You can use the LiteRT-LM library to efficiently run language models locally on various compute devices without requiring specialized processors such as graphics processing units (GPU) or tensor processing units (TPU). LiteRT-LM supports many models, including Google Gemma models as well as third-party models. This guide provides instructions for setting up LiteRT-LM with ADK for the following languages:

Python
Kotlin

Python¶

These instructions describe how to use LiteRT-LM server with ADK in Python with a Gemma open weights model, including using LiteRT-LM 's local hosting model server lit.

Install resources¶

You need to download a model to use with LiteRT-LM, and the lit CLI tool to help you find a model download it.

Install `lit` CLI tool¶

Download and install the lit CLI tool by following these instructions in the LiteRT-LM GitHub repository.

Download a model¶

Before you start the server, you need to download a model. You'll need a Hugging Face user access token to download a LiteRT-LM model using lit. You can get a token for your Hugging Face account here.
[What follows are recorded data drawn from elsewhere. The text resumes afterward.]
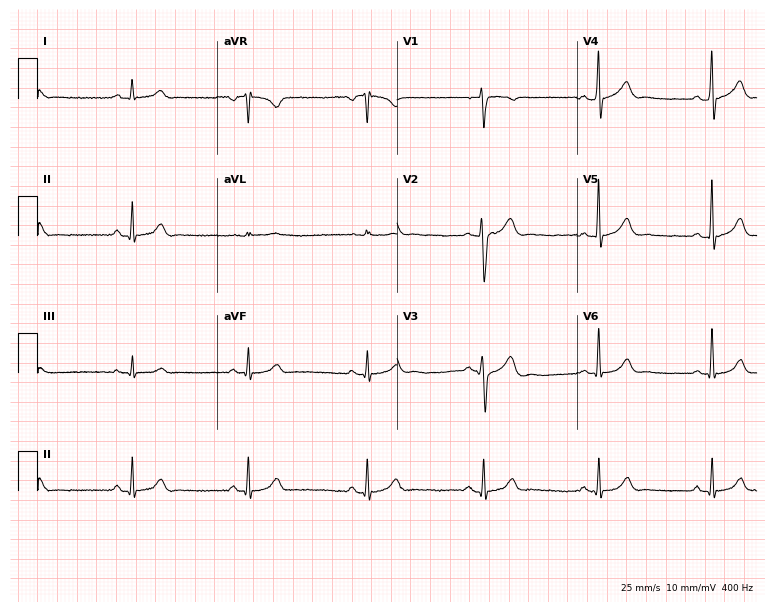
12-lead ECG from a male, 49 years old (7.3-second recording at 400 Hz). Shows sinus bradycardia (a sinus rate of 50 beats per minute or less).
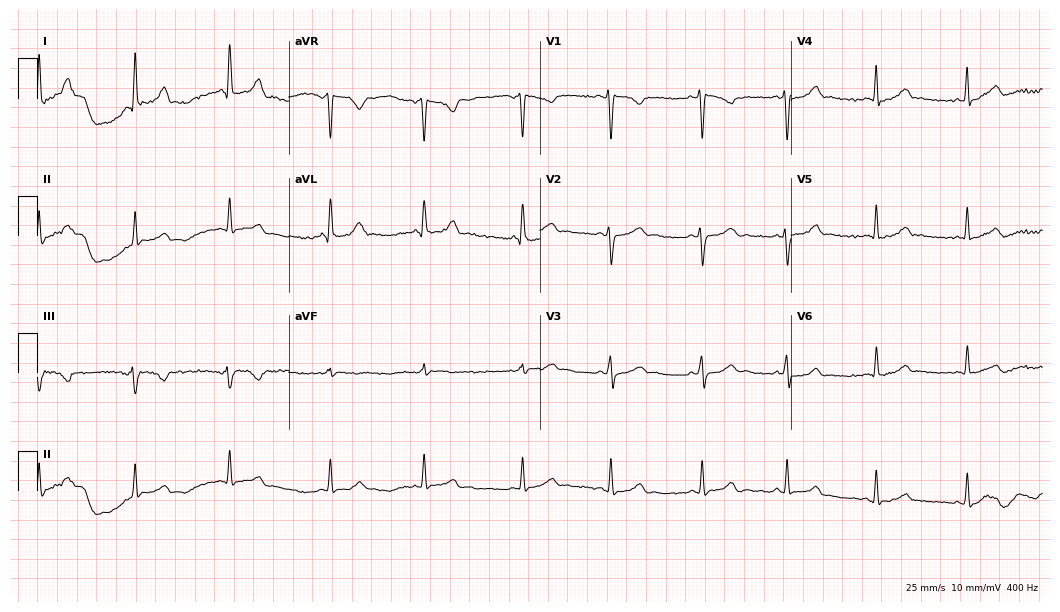
Standard 12-lead ECG recorded from a female patient, 30 years old (10.2-second recording at 400 Hz). Read as a normal ECG.
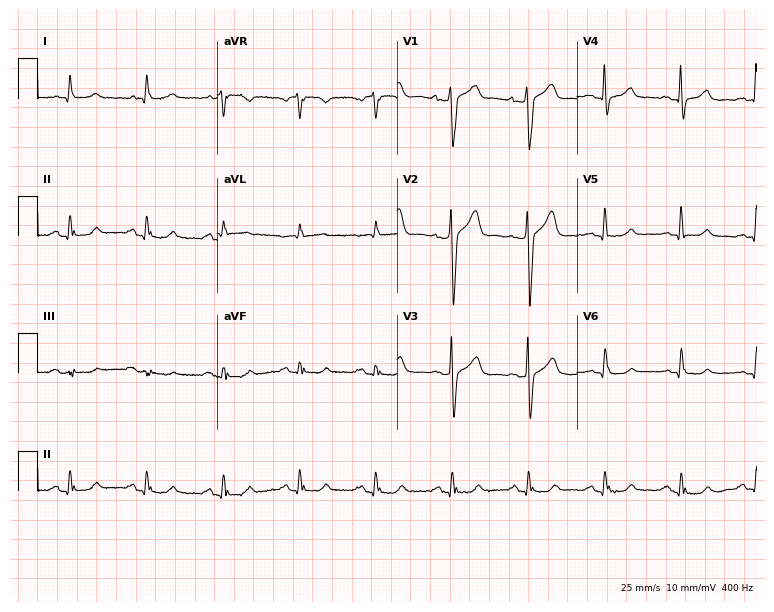
Resting 12-lead electrocardiogram. Patient: a male, 68 years old. Read as a normal ECG.
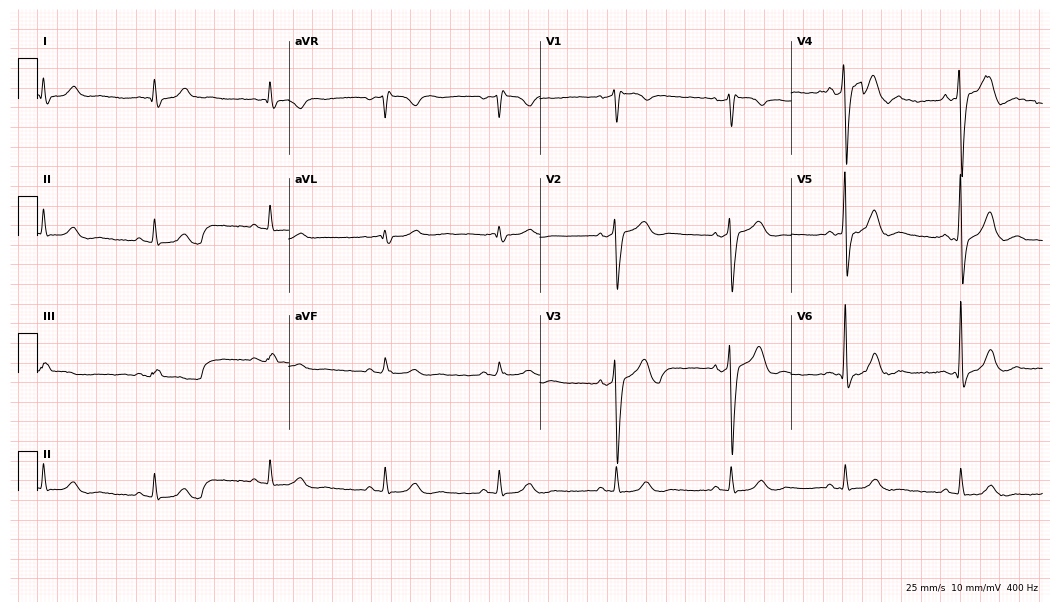
12-lead ECG from a male, 80 years old. No first-degree AV block, right bundle branch block, left bundle branch block, sinus bradycardia, atrial fibrillation or sinus tachycardia recorded for this tracing. Other findings, if any, are not listed.
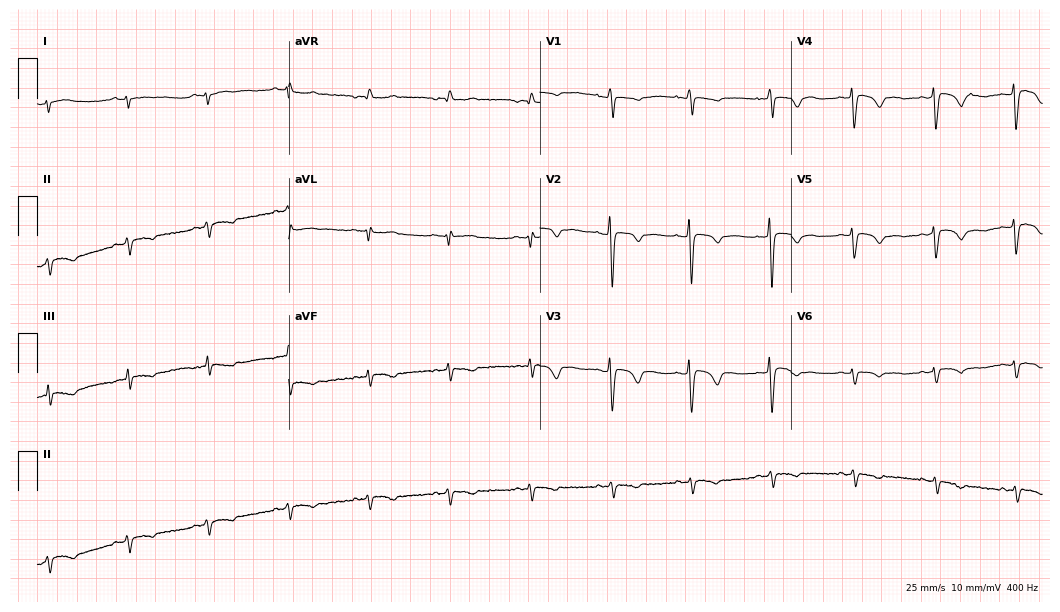
12-lead ECG from a 40-year-old female patient. No first-degree AV block, right bundle branch block (RBBB), left bundle branch block (LBBB), sinus bradycardia, atrial fibrillation (AF) or sinus tachycardia recorded for this tracing. Findings outside these six are not listed.

To see a list of models available for download, use the lit list command:

lit list --show_all

Download a model using the lit pull command:

export HUGGING_FACE_HUB_TOKEN="**your Hugging Face token**"
lit pull gemma3n-e2b

Configure your agent¶

Configure your agent to connect to LiteRT-LM and a hosted model. When running Gemma models with LiteRT-LM, you configure a Gemini model class with the model identifier and local network address.

To use LiteRT-LM with ADK and a Gemma model:

Set base_url to the LiteRT-LM server URL, for example: localhost:8001.
Set model to the LiteRT-LM model name, for example: gemma3n-e2b.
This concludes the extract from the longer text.